As part of a deal with the US Department of Defense, a joint US-German company will provide Ukraine with some 33,000 AI-powered “strike kits’ that turn manually-operated drones intosutonimous computer-guided weapons.
The new deliveries come at a time when Russia has massively boosted its domestic production of Shahed-type drones, has launched increasing volumes of UAV strikes on Ukrainian civilian targets, and this is one more line of defense against them.
The kits are miniature Skynode computers, the company, Auterion, explained to the Financial Times. They are equipped with a camera and radio module that modify manually-operated UAVs, turning them into AI-powered weapons systems. The drones, so equipped, cannot be jammed and are capable of tracking moving targets up to half a mile away.
The $50 million contract with the Pentagon is part of an aid package from Washington that is separate from the “mega deal” announced by Ukrainian President Volodymyr Zelensky on Friday, which will see Washington purchasing between $10 billion and $30 billion worth of Ukrainian-made drones in exchange for Ukrainian purchases of American-made weapons.
Auterion said it will supply the kits before the end of the year. Its software is already used in Ukrainian drones deployed in combat, but this volume is “10 times in scale” of what it is presently, the company’s CEO, Lorenz Meier, told the FT.
“So we’ve shipped thousands and we’re now shipping tens of thousands,” he said. “It’s unprecedented.”
Meier said his company is a “pioneer” in US-Ukraine cooperation on joint drone production.

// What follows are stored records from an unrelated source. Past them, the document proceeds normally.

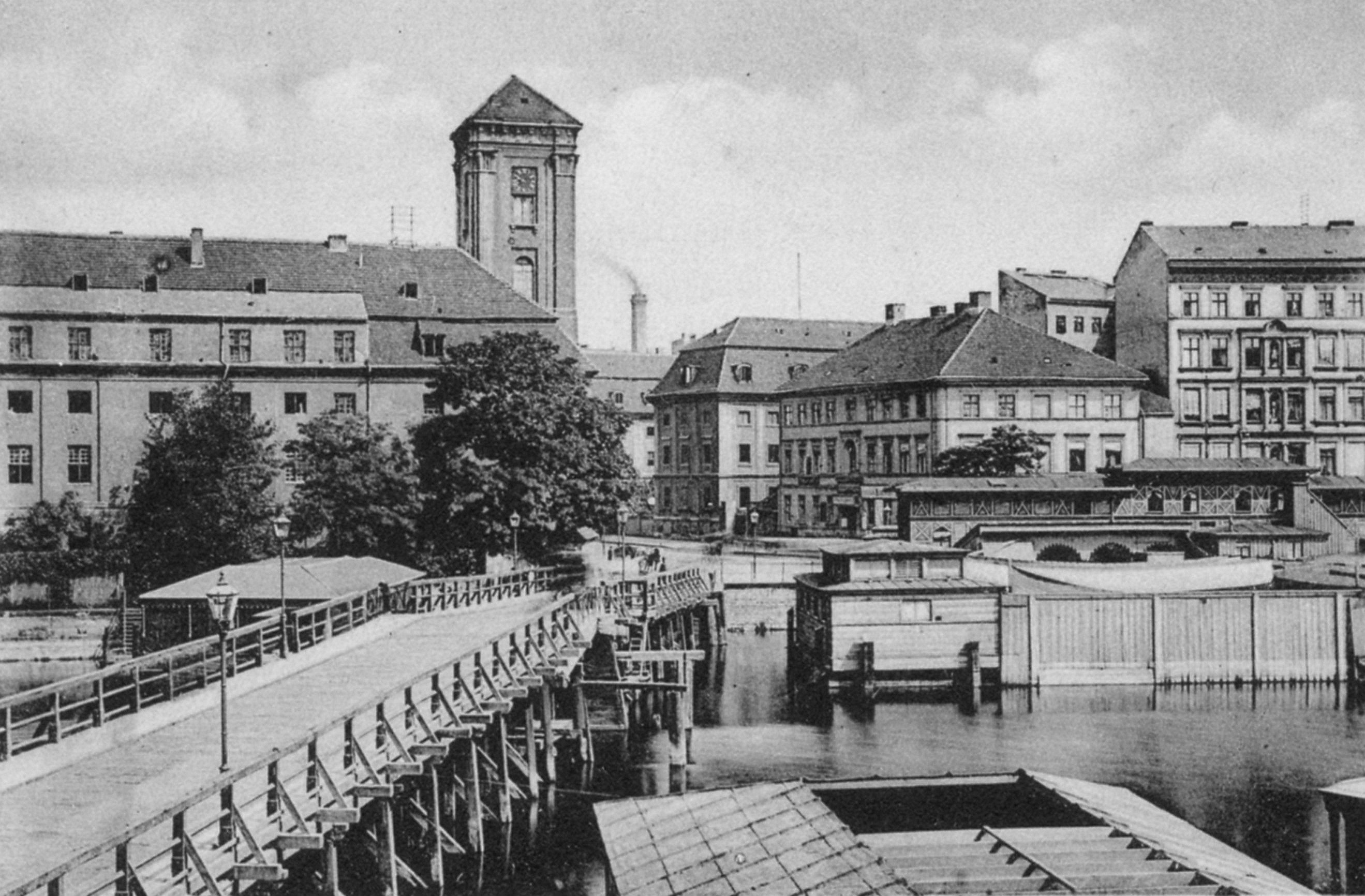 Blick von Süden auf die Waisenbrücke in Berlin
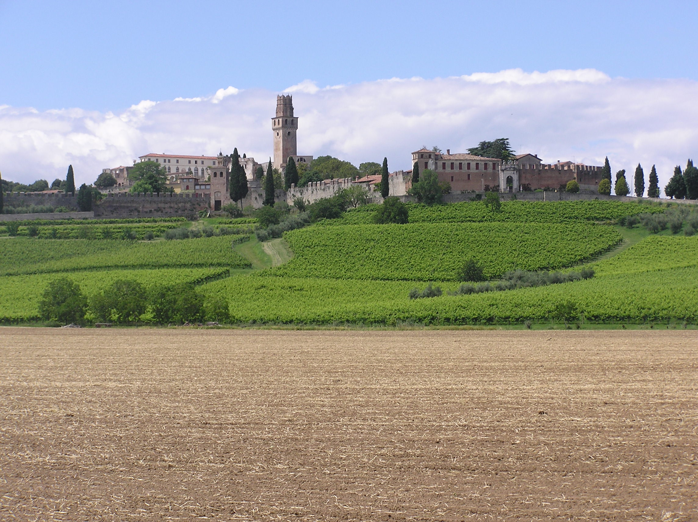 Foto scattata dal lato sud del Castello di San Salvatore, Susegana.
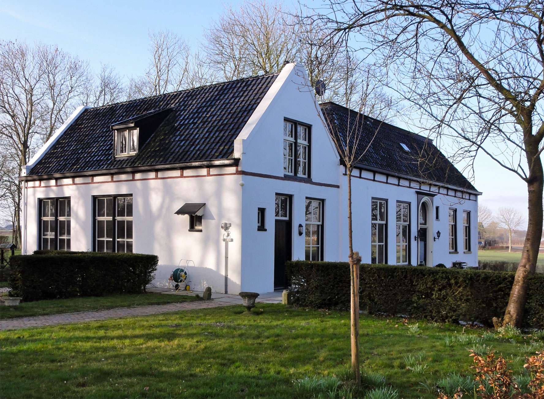 Hervormde pastorie van Breede
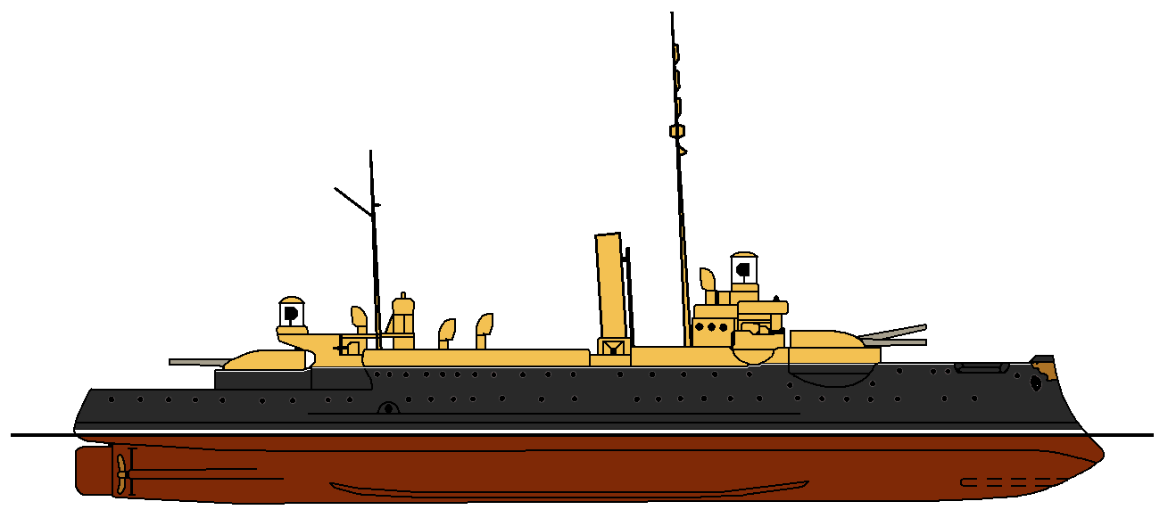 Seitenriss des deutschen Küstenpanzerschiffes SMS Siegfried im Zustand von 1890 mit der von 1878 bis 1895 gültigen Farbgebung von steuerbord.
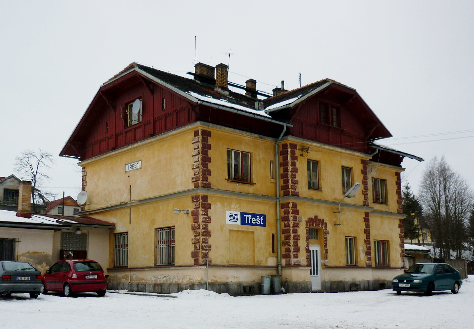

“[Ukraine has] a fantastic drone industry. What we want to contribute are things that they do not have already and that are more software-defined warfare-centric,” he said.
“It’s basically acknowledging that the battle-hardening that has happened in Ukraine of drone products is relevant. That it’s a way to support Ukraine, but it’s also technology that NATO countries want to get their hands on.”